The traditional family – a father, mother, and children – is not serving society well, particularly children. They have been raised in a system that is evil, a repository of discrimination and bigotry, in a country founded and steeped in cruelty. Therefore, the state has to take a much larger role in our children’s education via teachers trained and subscribing to woke principles.
Free speech is a public and private threat. It leads to people being offended and not feeling safe from people who disagree with them. People should have the right to be protected from unpleasant realities and ideas counter to the woke ideology. Therefore, we need to abandon free speech and invoke censorship by monitoring and canceling bad ideas for public consumption in the media, particularly on social media platforms.

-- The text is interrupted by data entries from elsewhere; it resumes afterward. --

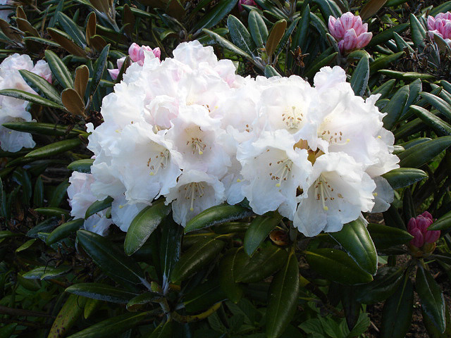 Rhododendron degronianum subsp. yakushimanum var. yakushimanum
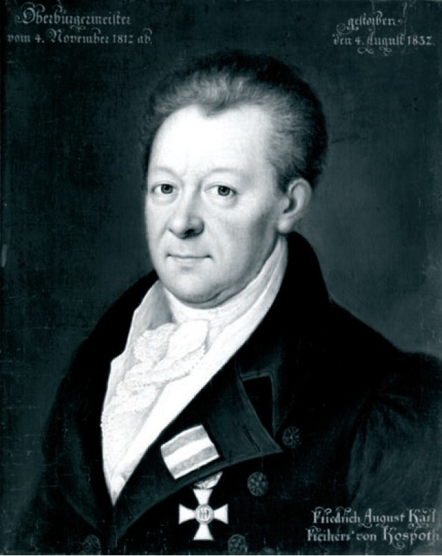 Bildnis Friedrich August Karl von Kospoth (1767–1832), Oberbürgermeister von Breslau
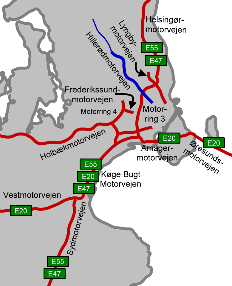 Map of Hillerødmotorvejen in Copenhagen

These are not concepts adopted by the majority of Americans, quite the opposite. But the advocates are so unified and intimidating that we as a society have moved from a “democracy of the majority” to the “tyranny of the minority.” As a result, our citizenry has rapidly moved from a unified “melting pot” dedicated to the good for America to a “mob of tribes” dedicated to tribal allegiance. Individualism is dying as a consequence. Further, wokeness has severely polarized us to the point of not talking about our differences from a values standpoint. Instead, all the rhetoric is from a victimhood perspective and is not to be questioned.
WISDOM ON POTENTIAL SOLUTIONS -- EXCERPTS REALITY: In many ways, it would be disturbingly easy for America to continue along the path of even greater polarization. Growing political tribalism provides a clear enemy – the “socialist” left or “extremist” right – for Americans feeling left behind economically or culturally by rapid global change. It offers the comfort of someone else to blame, however misplaced. By continuing on this path, the right and left would exist ever more within their own comfortable echo chamber of endorsement and reinforcement, with progressively more extreme views rarely questioned. Neither side would take responsibility for the problems confronting their country or for addressing them. Instead, they would launch increasingly vitriolic political attacks on their opponents, aided and abetted by the partisan U.S. media., forcing ever more Americans to pick sides to avoid being ostracized or attacked themselves. Even less would get done and America’s fault lines would grow deeper. The U.S. would not be the first country to play out this scenario. We’ve seen it before in other parts of the world, where traditional systems break down, where opponents are demonized and dehumanized, and where seemingly stable and prosperous countries descend into serious political crisis and worse. The U.S. may be some way from this sort of breakdown. But moving down the path of polarization would not be in the interests of the U.S. itself or the wider Western world which would quickly feel the cold wind of a distracted and declining America. Source: The Great American Delusion by Patrick Davies (2020)
No other country can play the role of defender of the West, despite the sometimes-lofty claims from the European Union and other individual nations. Only the U.S. has the scale, power, and resources to secure the future of the Western system, to influence the course of history by the power of its example, backed by its economic strength and military might. Even the U.S. cannot do this alone as great powers emerge in China and India; it needs to work ever more closely will allies in Europe, Africa and Asia. But whether we like it or not (and many in Europe don’t), the future prosperity and the longevity of the West once again depend substantially on the U.S.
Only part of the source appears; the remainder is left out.